Braves lose AJ Burnett to Yankees.
I have two reactions to this news:
1. God, I hate those freaking Yankees.
2. God, I love those freaking Yankees.
The Braves came into the off-season intent on adding two relatively top-flight starters. If you stretch the definition of "relatively top-flight starter" to its breaking point, Javier Vazquez probably qualifies as the first. That second starter, it seems, is going to be harder to find.
Frank Wren first struck out on Jake Peavy, understandable considering how intransigent Padres GM Kevin Towers has been in those negotiations. Burnett was at the top of Wren's free agent shopping list and was probably Plan A before Towers decided to shop Peavy.
I hate those freaking Yankees because, while I've never been a salary cap proponent, it's infuriating to watch them swoop in and sign without a second thought a player who would be a massive expenditure for Atlanta. And after signing the best starting pitcher on the market (CC Sabathia), inking the second-best pitcher just seems overkill and...well, unfair. It'll be even more galling if New York signs Derek Lowe, the third-best pitcher available and possibly Plan C for Wren. (I'm hoping for Ben Sheets, though if you think Burnett's a health risk...) If Sheets and Lowe don't work out, Wren will probably turn to Randy Wolf, and no matter how far you stretch the definition of "top-flight starter," Randy Wolf sure as hell doesn't fit.

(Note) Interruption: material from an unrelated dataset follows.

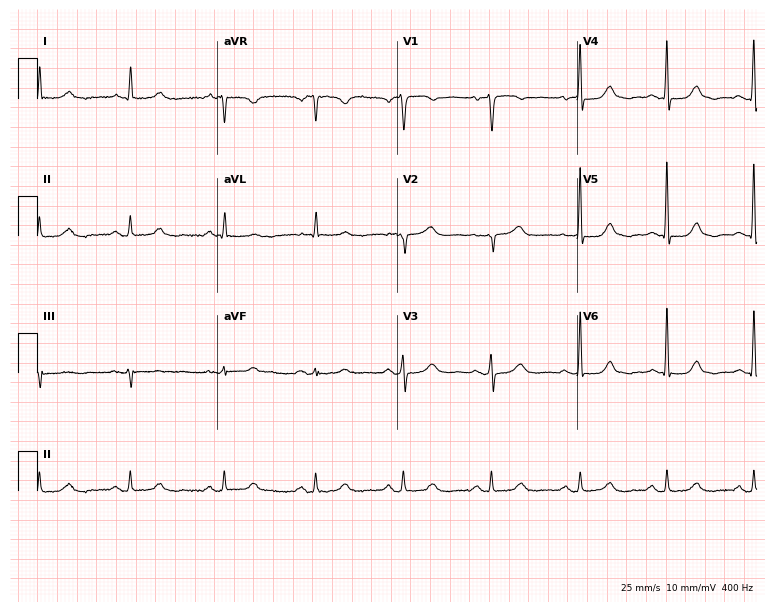
Standard 12-lead ECG recorded from a 71-year-old female patient (7.3-second recording at 400 Hz). Read as a normal ECG.

On the other hand, I love those freaking Yankees because I don't know that a team in the Braves' situation needs to throw $80 million and five years (Atlanta's reported best offer) at a 32-year-old pitcher who's thrown 200 innings just three times in his career. (Two of those coming in free agent walk years) $80 million is no big thing for the Yankees; should Burnett tank in New York, it will annoy the various Steinbrenners, but it'll be just that: an annoyance. With overflowing revenue streams pouring into the Bronx from the YES Network and a new Yankee Stadium, the Yankees can throw money around with only perfunctory thoughts given to the possible consequences. Ultimately, that's the difference between the Yankees and a team like the Braves: an AJ Burnett-sized mistake would cripple Atlanta for half a decade. It wouldn't faze the Yankees.
In that respect, the Braves got lucky here. Burnett's fragility is somewhat overstated, but there's no denying that he's a risk. It might be a risk worth taking if the Braves were one pitcher away from contention, but to repeat something I've written before, Atlanta is not Javier Vazquez and AJ Burnett away from competing with the Phillies and Mets. And I don't know that the Braves can count on Burnett being a big part of their next championship team.
According to Braves.com, Atlanta's rotation right now is Vasquez-Jair Jurrjens-Jorge Campillo-Jo Jo Reyes-Charlie Morton, with James Parr hoping to break in to that gang. Considering how bad Reyes and Morton were last year, it's probably not a good idea to rely on both of them. Slotting one veteran pitcher into the rotation behind Vazquez and Jurrjens would move Campillo to the fourth position and let the Parr/Morton/Reyes threesome battle it out in spring training. Wolf's not a particularly good pitcher, but on a one-year contract, there's no real harm bringing him into the fold.